We use the [samsum](https://huggingface.co/datasets/samsum) dataset. The next few cells show basic data preparation for fine tuning:
* Visualize some data rows
* Preprocess the data and format it in required format. This is an important step for performing text completion as we add the required sequences/separators in the data.

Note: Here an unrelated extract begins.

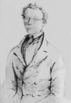 De plattdüütsche Schriever Fooke Hoissen Müller 1843 mit Bleestift tekent vun Neupert.
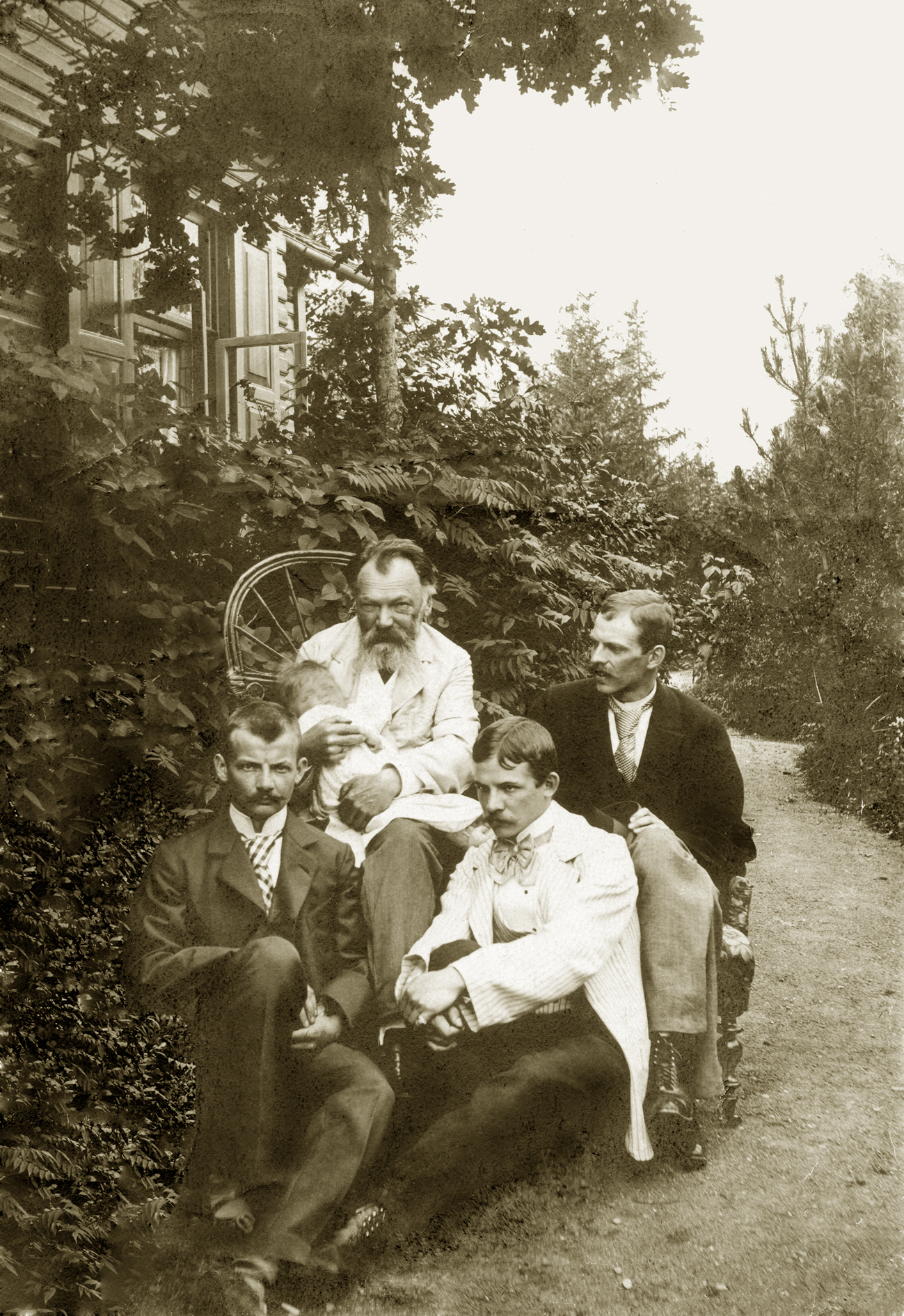 Профессор Бернгард Августович Кербер с младшими сыновьями

This is how we repurpose the text-completion task to any specific task like summarization, translation, text-completion, etc.
* While fintuning, text column is concatenated with ground_truth column to produce finetuning input. Hence, the data should be prepared such that `text + ground_truth` is your actual finetuning data.
* bos and eos tokens are added to the data by finetuning pipeline, you do not need to add it explicitly 
* We want this sample to run quickly, so save smaller `train`, `validation` and `test` files containing 10% of the original. This means the fine tuned model will have lower accuracy, hence it should not be put to real-world use. 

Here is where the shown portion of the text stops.